Lévi-Strauss è vivo e vegeto e gli consigliamo vivamente di non affacciarsi nella penisola dopo la promulgazione della legge Mastella. Qualche buontempone potrebbe celebrare il suo centenario tentando di sbatterlo in galera per aver istigato alla superiorità razziale o etnica con le sue conferenze Unesco contro il razzismo…
La lezione finale è che battaglie come queste si conducono sul terreno politico, culturale e dell’educazione, come hanno rilevato le voci più sagge della maggioranza (valga per tutti Piero Fassino). Se chi costruisce questo tipo di tagliole fosse il solo a finirvi dentro con tutti e due i piedi, peggio per lui. Il guaio è che rischiamo di farci male tutti.

Giorgio Israel

lunedì 15 gennaio 2007

Prima di dire “buon 2007”, decidete se subirete gli schiaffoni dell’islamismo

(Tempi, 11 gennaio 2007)

Buon anno!

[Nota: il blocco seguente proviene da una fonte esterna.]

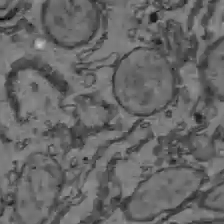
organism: C57BL Mouse
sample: Liver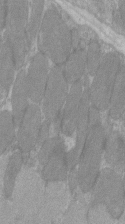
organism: C57BL Mouse
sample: Tibialis anterior muscle cell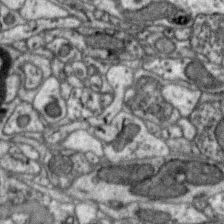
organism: Zebra finch
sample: Brain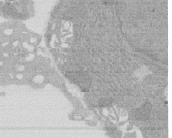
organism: Rat
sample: Salivary granule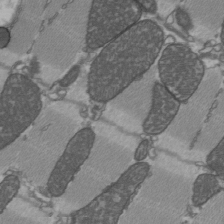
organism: C57BL Mouse
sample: Heart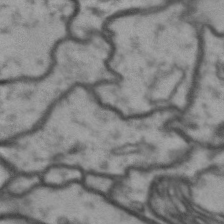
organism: Drosophila
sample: Brain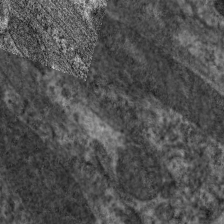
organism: C. elegans
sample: Pharynx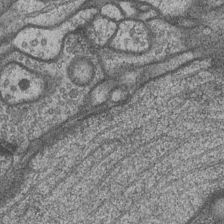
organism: Drosophila
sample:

È d’obbligo dirlo, non per formalità o per esprimere una generica speranza, ma per manifestare la volontà di operare per il meglio. Ma di qui a credere che il 2007 sarà un “buon” anno ne corre. Sarà un anno molto difficile. Non potrà essere altrimenti. Quel che possiamo augurarci è che le difficoltà e gli eventi drammatici cui ci troveremo comunque di fronte non siano vissuti come tappe di un piano inclinato verso il peggio, ma che la nostra società sia capace di guardarli ad occhi aperti.
Cosa ci attende l’hanno spiegato chiaramente gli auguri del presidente iraniano Ahmadinejad all’Occidente: «Vi prenderemo a schiaffoni»… Ed ha aggiunto: «Voglio che sappiate che la nazione iraniana vi ha già umiliato più volte e lo farà ancora in futuro». Non è detto che ci riesca ma il guanto di sfida è lanciato e i fatti insegnano che non si tratta di chiacchiere. Guardare ad occhi aperti le difficoltà significa vedere la sfida mondiale dell’integralismo islamico, che va dall’Indonesia all’Africa, passando per l’Afghanistan, l’Irak, il Libano e la Palestina, una “sfida di civiltà” lanciata all’Occidente: soltanto tappandosi gli occhi per non vederla rischiamo di scivolare sul piano inclinato di cui sopra. È una sfida che passa anche attraverso l’Europa, in cui l’integralismo islamico ha posto profonde radici: nelle grandi città olandesi la maggioranza dei giovani sotto i 18 anni è già islamizzata e le proiezioni indicano che, continuando così, nel 2050, l’Austria sarà a maggioranza musulmana. Dappertutto dilaga una visione estremista e arrogante dell’Islam che considera intoccabili i propri simboli e offende senza ritegno quelli delle religioni cristiana ed ebraica.
Se la risposta dell’Occidente sarà l’odio di sé, la sfida dell’integralismo islamico – per quante sconfitte parziali possa subire – sarà vincente. È difficile nutrire speranza se l’atteggiamento prevalente sarà del genere di quella bibliologa australiana secondo cui Maria Maddalena «era una imprenditrice ebrea attiva nel settore del pesce secco in grado di finanziare un rabbino itinerante chiamato Gesù». (Non è malizia pensare che l’accenno ai pesci preluda a una spiegazione “razionale” del noto miracolo). La battaglia per la sopravvivenza della civiltà occidentale sarà persa se non riusciremo a contrastare questa marea di baggianate e l’assuefazione inebetita per la letteratura autolesionistica (udito in tram: «non so cosa regalargli per Natale» - «e regalagli il Codice da Vinci»…). La sconfitta è certa se perderemo il senso della democrazia, che non è soltanto diritto di voto ma obbedienza alle regole che garantiscono la libertà e contrasto di chi quelle regole non intende rispettare. Un uomo politico europeo ha dichiarato che, se un voto portasse al governo un partito che mira a sostituire la legislazione attuale con la sharia, occorrerebbe prenderne atto: costui non sa più cos’è la democrazia, ha perso ogni legame con la cultura politica liberale dell’Occidente, è diventato un dhimmi. Sarebbe sensato ammettere al voto un partito (che peraltro esiste!) che propugni la legalizzazione della pedofilia? Non lo sarebbe, e così non lo è ammettere al voto un partito che miri a legalizzare la sharia. In quello stesso momento, la democrazia sarebbe morta.
Purtroppo dilaga la cupidigia di asservimento”. Ma se non continuassimo a nutrire la volontà di contrastarla e la fiducia di potervi riuscire, non meriteremmo neppure di scambiarci gli auguri di buon anno.